Department of Biology, Brigham Young University, Provo, UT, 84602, USA.
BMC Bioinformatics. 2021 Nov 22;22(1):559. doi: 10.1186/s12859-021-04470-4.
When analyzing DNA sequence data of an individual, knowing which nucleotide was inherited from each parent can be beneficial when trying to identify certain types of DNA variants. Mendelian inheritance logic can be used to accurately phase (haplotype) the majority (67-83%) of an individual's heterozygous nucleotide positions when genotypes are available for both parents (trio). However, when all members of a trio are heterozygous at a position, Mendelian inheritance logic cannot be used to phase. For such positions, a computational phasing algorithm can be used. Existing phasing algorithms use a haplotype reference panel, sequencing reads, and/or parental genotypes to phase an individual; however, they are limited in that they can only phase certain types of variants, require a specific genotype build, require large amounts of storage capacity, and/or require long run times. We created trioPhaser to address these challenges.

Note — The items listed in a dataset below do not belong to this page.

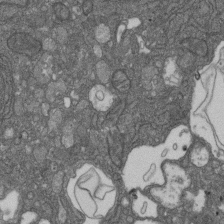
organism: Drosophila
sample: Nephrocyte
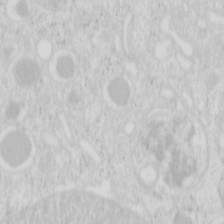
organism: Mouse
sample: Pancreas
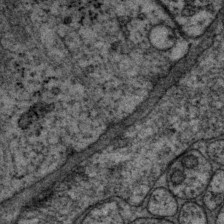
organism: P. pacificus
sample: Pharynx
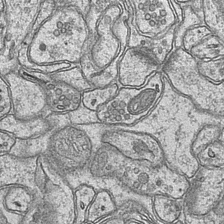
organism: Mouse
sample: CA1 Hippocampus
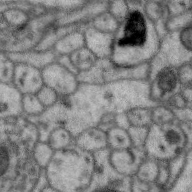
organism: Zebra finch
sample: Brain
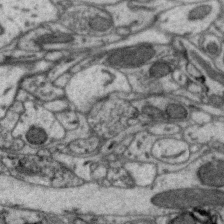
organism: Zebra finch
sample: Brain
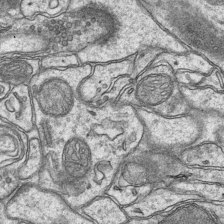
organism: Mouse
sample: CA1 Hippocampus
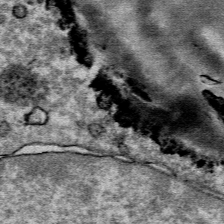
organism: Mouse
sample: Mouse Salivary gland
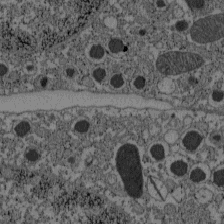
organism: C57BL Mouse
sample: Pancreatic islet
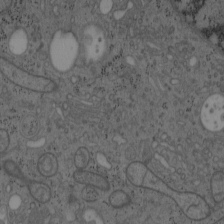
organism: Mouse
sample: OT-I killer T cells with ID8 ovarian cancer cells
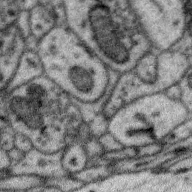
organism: Zebra finch
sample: Brain
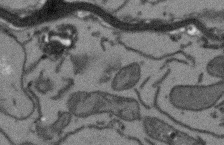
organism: Arabidopsis thaliana
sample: Root tip
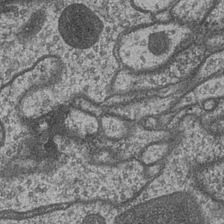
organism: Drosophila
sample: Optic medulla
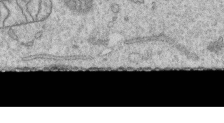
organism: Human
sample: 1205lu cells
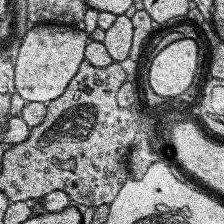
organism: Human
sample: Temporal Lobe
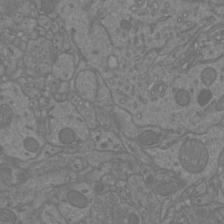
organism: Mouse
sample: Cortical neurons
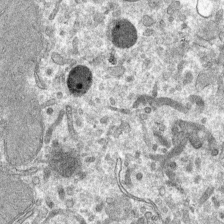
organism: Mouse
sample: Mouse hepatocytes
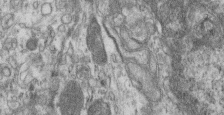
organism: Mouse
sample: Centriole in ependymal cells
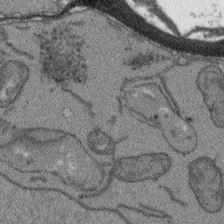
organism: Arabidopsis thaliana
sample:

trioPhaser uses gVCF files from an individual and their parents as initial input, and then outputs a phased VCF file. Input trio data are first phased using Mendelian inheritance logic. Then, the positions that cannot be phased using inheritance information alone are phased by the SHAPEIT4 phasing algorithm. Using whole-genome sequencing data of 52 trios, we show that trioPhaser, on average, increases the total number of phased positions by 21.0% and 10.5%, respectively, when compared to the number of positions that SHAPEIT4 or Mendelian inheritance logic can phase when either is used alone. In addition, we show that the accuracy of the phased calls output by trioPhaser are similar to linked-read and read-backed phasing.

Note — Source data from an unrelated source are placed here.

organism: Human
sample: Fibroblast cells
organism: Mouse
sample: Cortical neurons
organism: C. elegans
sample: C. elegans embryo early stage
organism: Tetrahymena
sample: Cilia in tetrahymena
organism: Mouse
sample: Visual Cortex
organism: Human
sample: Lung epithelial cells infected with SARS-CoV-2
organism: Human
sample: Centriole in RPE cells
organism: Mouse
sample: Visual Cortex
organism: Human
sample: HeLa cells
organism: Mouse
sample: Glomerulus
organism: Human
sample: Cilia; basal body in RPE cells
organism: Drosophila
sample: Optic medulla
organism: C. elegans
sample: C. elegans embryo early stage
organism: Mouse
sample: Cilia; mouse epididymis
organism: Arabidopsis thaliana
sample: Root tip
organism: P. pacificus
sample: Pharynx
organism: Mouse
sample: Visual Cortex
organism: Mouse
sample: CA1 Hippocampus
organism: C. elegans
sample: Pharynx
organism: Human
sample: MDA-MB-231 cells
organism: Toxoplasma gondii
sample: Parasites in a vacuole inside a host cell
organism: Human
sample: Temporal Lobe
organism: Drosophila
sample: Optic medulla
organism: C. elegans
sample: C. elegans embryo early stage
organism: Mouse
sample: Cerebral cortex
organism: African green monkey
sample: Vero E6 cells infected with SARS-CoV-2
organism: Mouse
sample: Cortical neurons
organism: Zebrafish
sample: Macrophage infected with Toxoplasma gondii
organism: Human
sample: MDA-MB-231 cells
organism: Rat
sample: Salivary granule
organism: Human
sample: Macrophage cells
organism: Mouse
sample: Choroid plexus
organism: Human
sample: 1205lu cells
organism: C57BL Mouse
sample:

trioPhaser is a containerized software tool that uses both Mendelian inheritance logic and SHAPEIT4 to phase trios when gVCF files are available. By implementing both phasing methods, more variant positions are phased compared to what either method is able to phase alone.

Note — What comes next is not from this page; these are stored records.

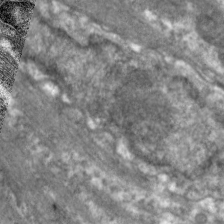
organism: C. elegans
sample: Pharynx
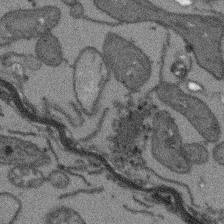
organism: Arabidopsis thaliana
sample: Root tip
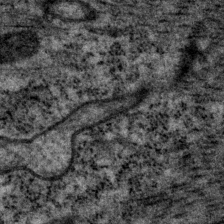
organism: P. pacificus
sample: Pharynx
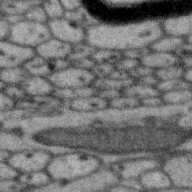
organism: Zebra finch
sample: Brain
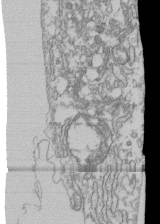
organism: Human
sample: Fibroblast cells
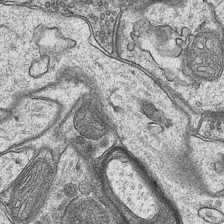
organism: Mouse
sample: CA1 Hippocampus
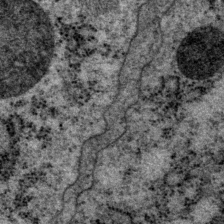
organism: P. pacificus
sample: Pharynx
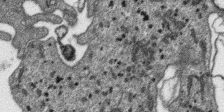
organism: Human
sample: Lung epithelial cells infected with SARS-CoV-2
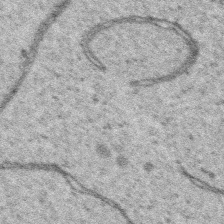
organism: Platynereis dumerilii
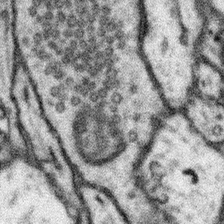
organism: Mouse
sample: Somatosensory cortex neuropil
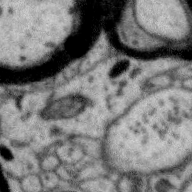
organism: Zebra finch
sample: Brain
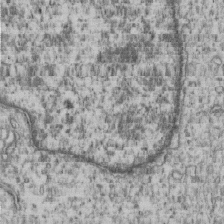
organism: Human
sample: MDA-MB-231 cells
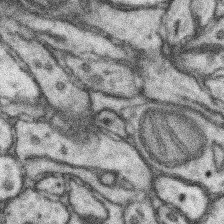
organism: Mouse
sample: Somatosensory cortex neuropil
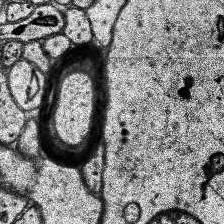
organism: Human
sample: Temporal Lobe
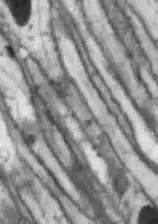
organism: Drosophila
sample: Optic lobe
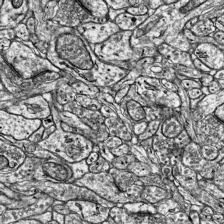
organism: Mouse
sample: Visual Cortex
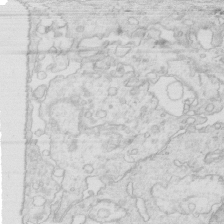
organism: Mouse
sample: Multiciliated cells
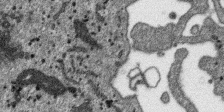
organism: Human
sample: Lung epithelial cells infected with SARS-CoV-2
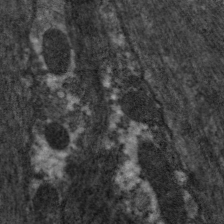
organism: C. elegans
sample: Pharynx
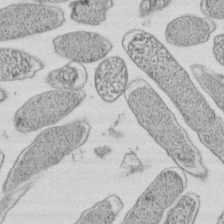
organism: E. coli
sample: Bacterial nucleoid
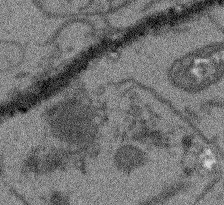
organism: Arabidopsis thaliana
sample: Root tip
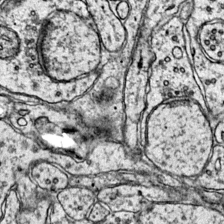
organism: Mouse
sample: Primary visual cortex
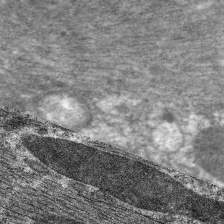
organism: C. elegans
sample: Pharynx
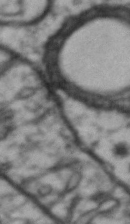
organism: Drosophila
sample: Brain
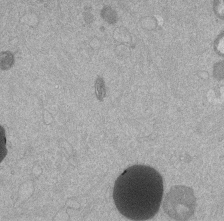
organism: Mouse
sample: Dividing mouse embryo 1 cell stage
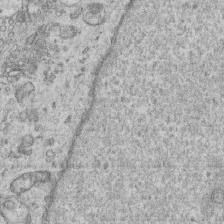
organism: Human
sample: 1205lu cells
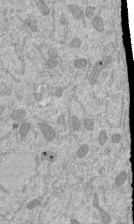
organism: Mouse
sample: ED-1 cell nuclei; centrioles
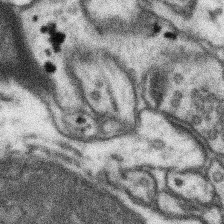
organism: Mouse
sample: Somatosensory cortex neuropil
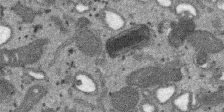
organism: Human
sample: Lung epithelial cells infected with SARS-CoV-2
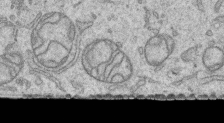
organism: Human
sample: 1205lu cells
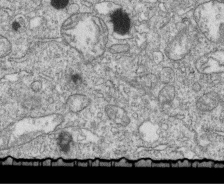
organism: Human
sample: HeLa cell HIV synapse
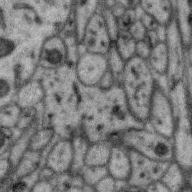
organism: Zebra finch
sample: Brain
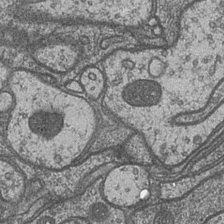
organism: Drosophila
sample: Optic medulla
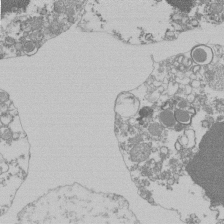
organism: Mouse
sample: Activated Pmel transgenic CD8+ T Cells

当分析个体的 DNA 序列数据时,了解每个亲本遗传的核苷酸可以帮助识别某些类型的 DNA 变体。当父母双方(三亲)的基因型可用时,可以使用孟德尔遗传逻辑准确地对个体的大多数(67-83%)杂合核苷酸位置进行相位(单倍型)。然而,当三亲的所有成员在一个位置都是杂合子时,就不能使用孟德尔遗传逻辑进行相位。对于这种情况,可以使用计算相位算法。现有的相位算法使用单倍型参考面板、测序reads 和/或亲本基因型来对个体进行相位;然而,它们受到限制,因为它们只能相位特定类型的变体,需要特定的基因型构建,需要大量的存储容量,并且/或者需要长时间运行。我们创建了 trioPhaser 来解决这些挑战。
trioPhaser 使用个体及其父母的 gVCF 文件作为初始输入,然后输出一个相位 VCF 文件。输入的三亲数据首先使用孟德尔遗传逻辑进行相位。然后,无法仅使用遗传信息进行相位的位置由 SHAPEIT4 相位算法进行相位。使用 52 个三亲的全基因组测序数据,我们表明,与仅使用 SHAPEIT4 或孟德尔遗传逻辑时可以相位的位置数量相比,trioPhaser 平均分别将相位位置的总数增加了 21.0%和 10.5%。此外,我们表明 trioPhaser 输出的相位调用的准确性与链接读取和读取回推相位相似。
trioPhaser 是一个容器化软件工具,当有 gVCF 文件时,它使用孟德尔遗传逻辑和 SHAPEIT4 对三亲进行相位。通过同时实现这两种相位方法,与每种方法单独相位相比,更多的变体位置被相位。